SUPPLIED MATERIAL —
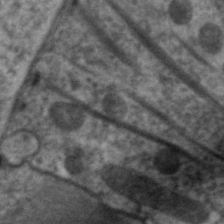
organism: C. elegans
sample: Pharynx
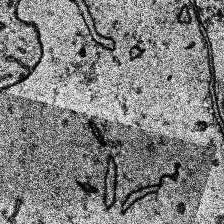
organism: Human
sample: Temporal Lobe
* * *
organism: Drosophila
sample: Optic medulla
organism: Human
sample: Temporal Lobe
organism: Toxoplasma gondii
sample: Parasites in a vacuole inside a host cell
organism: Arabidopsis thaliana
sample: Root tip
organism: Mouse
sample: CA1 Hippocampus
--
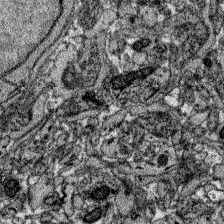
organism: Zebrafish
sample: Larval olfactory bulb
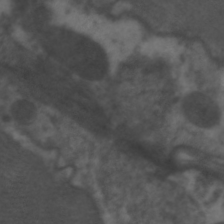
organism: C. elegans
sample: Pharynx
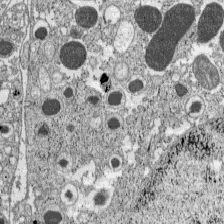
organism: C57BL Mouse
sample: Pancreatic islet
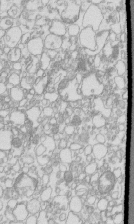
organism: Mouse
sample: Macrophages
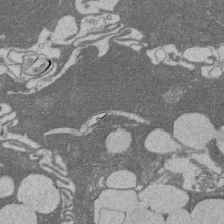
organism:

TASK DETAILS — Lines in the listing above that contain the word "organism" must be copied; leave out the rest.

ANSWER —
organism: C. elegans
organism: Human
organism: Drosophila
organism: Human
organism: Toxoplasma gondii
organism: Arabidopsis thaliana
organism: Mouse
organism: Zebrafish
organism: C. elegans
organism: C57BL Mouse
organism: Mouse
organism:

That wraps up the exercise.